OCR-D/ocrd_segment

Processor segment-repair end with Exception

j-panzer opened this issue · 7 comments

The processor 'segment-repir' ends wirh Exception "Exception: ocrd-segment-repair exited with non-zero return value 1" if it comes after processor 'cis-ocropy-segment' in the workflow. In a changed workflow.

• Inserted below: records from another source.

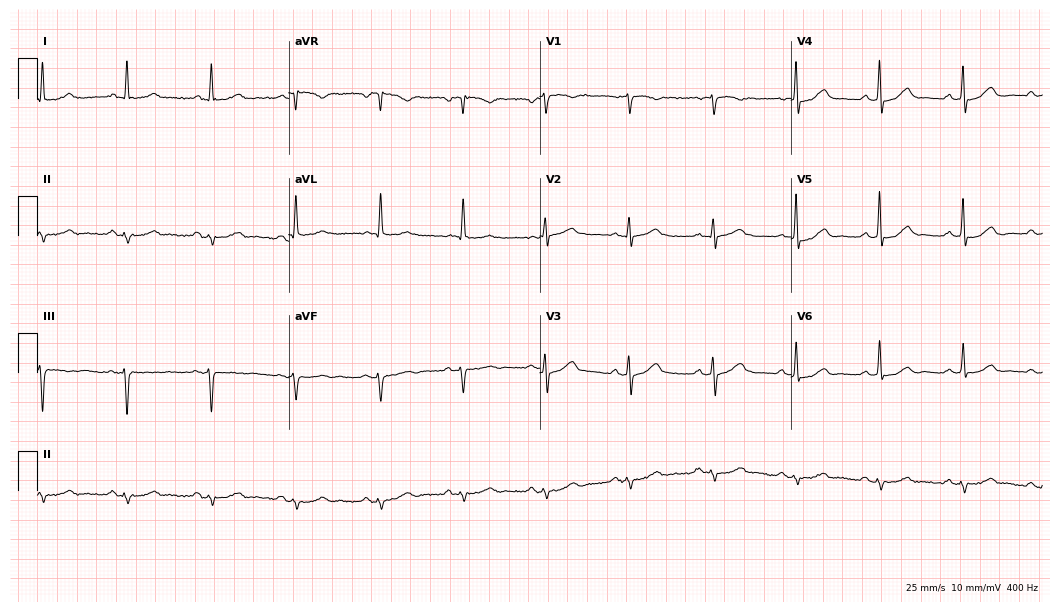
ECG (10.2-second recording at 400 Hz) — an 85-year-old man. Screened for six findings — first-degree AV block, right bundle branch block, left bundle branch block, sinus bradycardia, atrial fibrillation, sinus tachycardia — none is recorded.
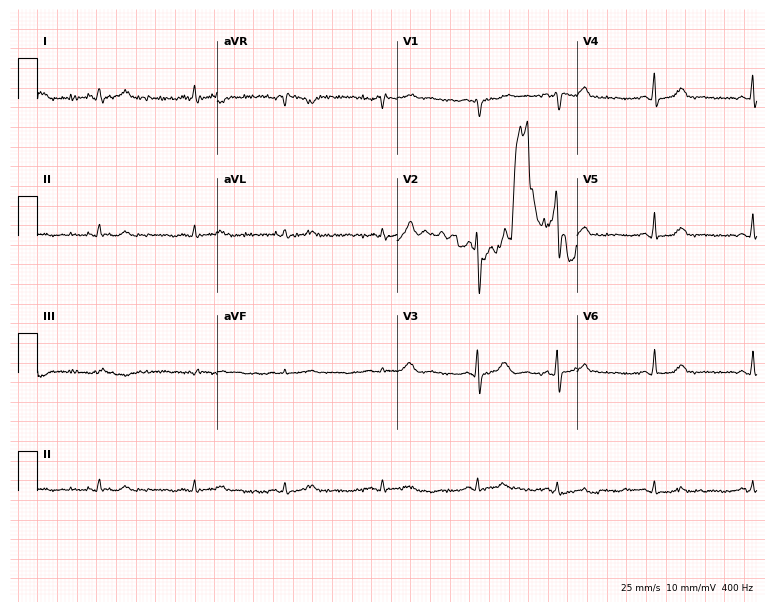
12-lead ECG from a 27-year-old female. Recorded interpretation: within normal limits.
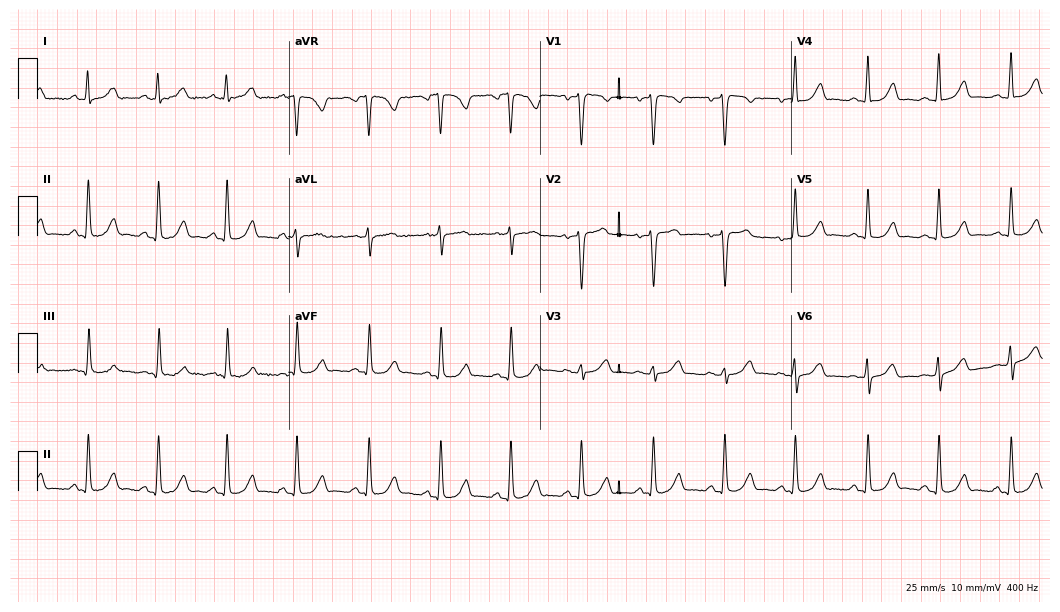
ECG — a female, 29 years old. Labelled as a normal ECG.
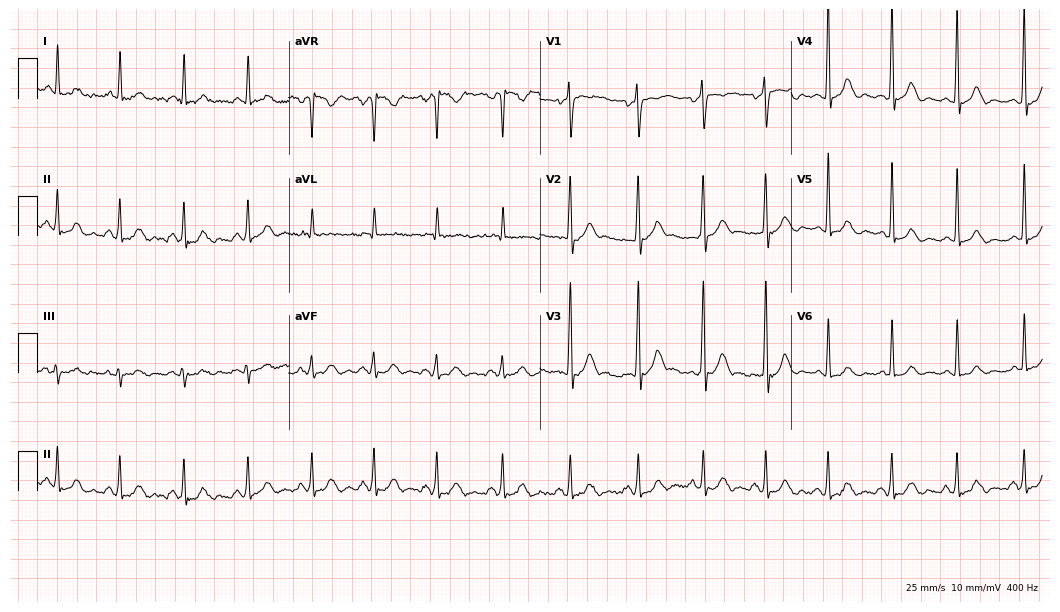
Resting 12-lead electrocardiogram (10.2-second recording at 400 Hz). Patient: a 58-year-old male. None of these six findings is recorded: first-degree AV block, right bundle branch block, left bundle branch block, sinus bradycardia, atrial fibrillation, sinus tachycardia. Findings outside these six are not listed.
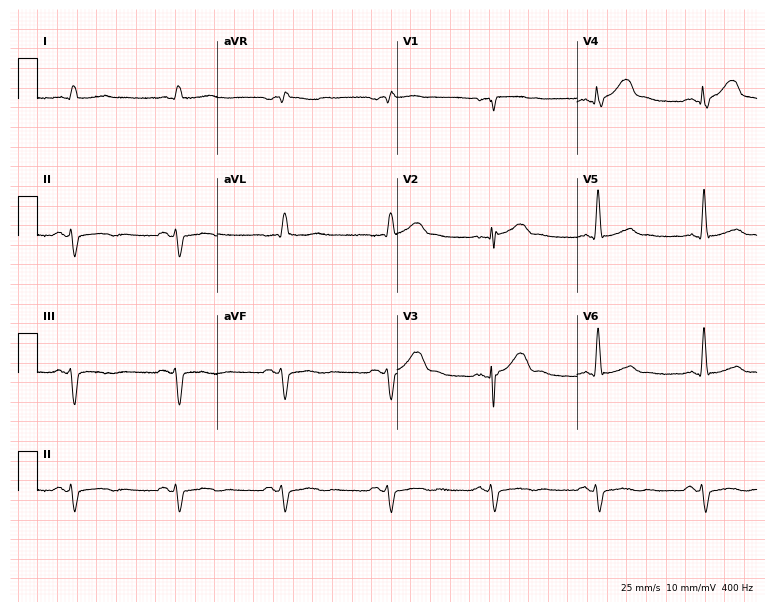
12-lead ECG (7.3-second recording at 400 Hz) from a man, 61 years old. Screened for six findings — first-degree AV block, right bundle branch block, left bundle branch block, sinus bradycardia, atrial fibrillation, sinus tachycardia — none is recorded. Findings outside these six are not listed.
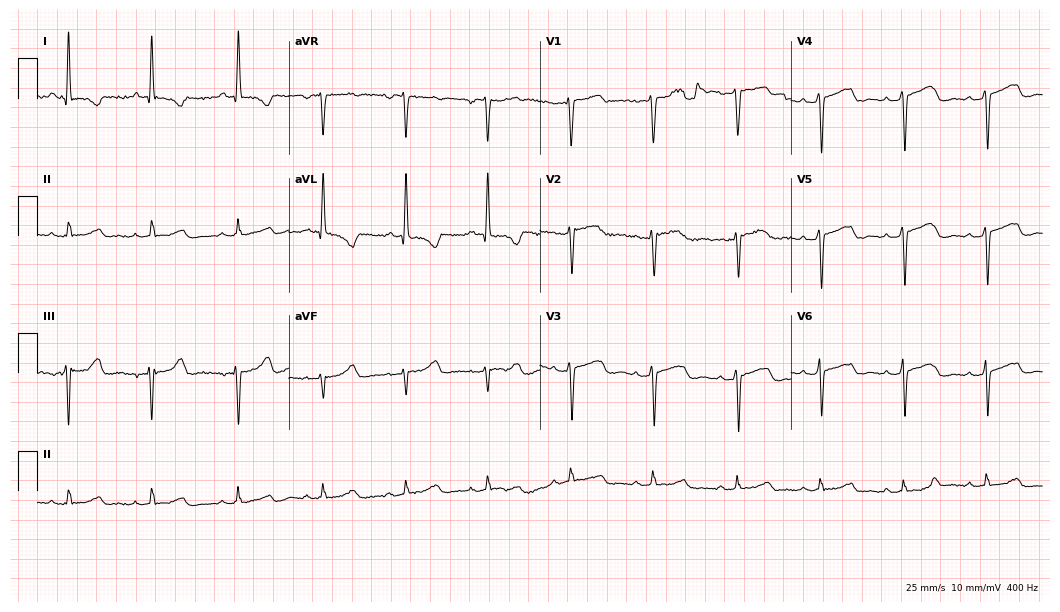
12-lead ECG (10.2-second recording at 400 Hz) from a 63-year-old female patient. Screened for six findings — first-degree AV block, right bundle branch block, left bundle branch block, sinus bradycardia, atrial fibrillation, sinus tachycardia — none is recorded. Findings outside these six are not listed.

In a modified workflow, where processor 'cis-ocropy-segment' is replaced by processor 'tesserocr-segment-line', the processing runs.

kba commented

The root cause of the error is

shapely.errors.TopologicalError: The operation 'GEOSWithin_r' could not be performed. Likely cause is invalidity of the geometry <shapely.geometry.polygon.Polygon object at 0x2aaae5b3f898>

Which is caused by _child_within_parent not getting a valid polygon from the coordinates of the parent region. Likely, the parent region's @coords has invalid points. I'll try to reproduce.

kba commented

input data: https://owncloud.gwdg.de/index.php/s/k96zk4XILHi3let

This was the workflow:

time ocrd process\
    "olena-binarize -I PRESENTATION -O OCR-D-BIN -P impl sauvola"\
    "anybaseocr-crop -I OCR-D-BIN -O OCR-D-CROP"\
    "olena-binarize -I OCR-D-CROP -O OCR-D-BIN2 -P impl kim"\
    "cis-ocropy-denoise -I OCR-D-BIN2 -O OCR-D-BIN-DENOISE -P level-of-operation page"\
    "cis-ocropy-deskew -I OCR-D-BIN-DENOISE -O OCR-D-BIN-DENOISE-DESKEW -P level-of-operation page"\
    "tesserocr-segment-region -I OCR-D-BIN-DENOISE-DESKEW -O OCR-D-SEG-REG"\
    "segment-repair -I OCR-D-SEG-REG -O OCR-D-SEG-REPAIR -P plausibilize true"\
    "cis-ocropy-deskew -I OCR-D-SEG-REPAIR -O OCR-D-SEG-REG-DESKEW -P level-of-operation region"\
    "cis-ocropy-clip -I OCR-D-SEG-REG-DESKEW -O OCR-D-SEG-REG-DESKEW-CLIP -P level-of-operation region"\
    "cis-ocropy-segment -I OCR-D-SEG-REG-DESKEW-CLIP -O OCR-D-SEG-LINE -P level-of-operation region"\
    "segment-repair -I OCR-D-SEG-LINE -O OCR-D-SEG-REPAIR-LINE -P sanitize true"\
    "cis-ocropy-dewarp -I OCR-D-SEG-REPAIR-LINE -O OCR-D-SEG-LINE-RESEG-DEWARP"\
    "calamari-recognize -I OCR-D-SEG-LINE-RESEG-DEWARP -O OCR-D-OCR -P checkpoint /usr/users/jpanzer/ocrd/models/calamari-models/\*.ckpt.json"

Thanks everyone for the detailed report! @kba we are looking for a TextLine from the else part at the bottom of ocrd_cis.ocropy.segment._process_element. This should be detectable via page validation, yes. (The polygons themselves are produced in ocrd_cis.ocropy.segment.masks2polygons and polygon_for_parent)

EDIT And we know that we are not looking for a bad TextRegion because the error goes away when replacing the ocrd_cis line segmentation with the one from ocrd_tesserocr.

Note: repair has long since included a mechanism for PAGE input validation and automatic fixing – I have not tested this again, but I'm pretty sure it has been solved.